BEGIN

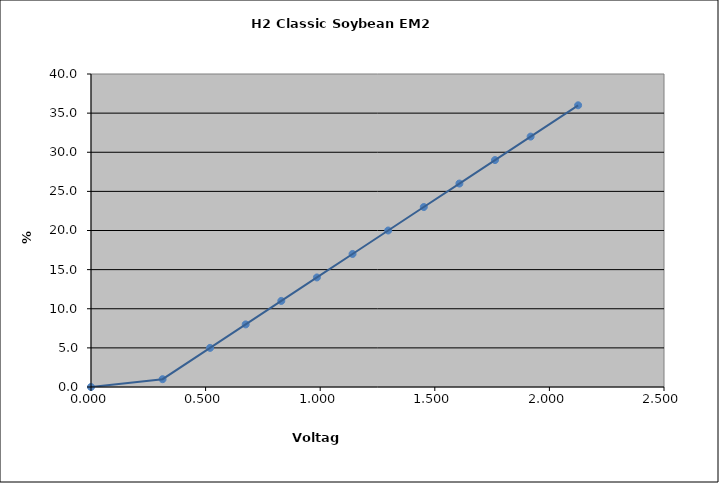
| Category | Generated Curve |
|---|---|
| 0.0 | 0 |
| 0.31232 | 1 |
| 0.51952 | 5 |
| 0.67492 | 8 |
| 0.8303200000000001 | 11 |
| 0.98572 | 14 |
| 1.1411200000000001 | 17 |
| 1.2965200000000001 | 20 |
| 1.45192 | 23 |
| 1.60732 | 26 |
| 1.76272 | 29 |
| 1.91812 | 32 |
| 2.1253200000000003 | 36 |

END

### What is required
What's needed is a word-for-word retyping of the listing, minus its pictures.

### Answer below
| Category | Generated Curve |
|---|---|
| 0.0 | 0 |
| 0.31232 | 1 |
| 0.51952 | 5 |
| 0.67492 | 8 |
| 0.8303200000000001 | 11 |
| 0.98572 | 14 |
| 1.1411200000000001 | 17 |
| 1.2965200000000001 | 20 |
| 1.45192 | 23 |
| 1.60732 | 26 |
| 1.76272 | 29 |
| 1.91812 | 32 |
| 2.1253200000000003 | 36 |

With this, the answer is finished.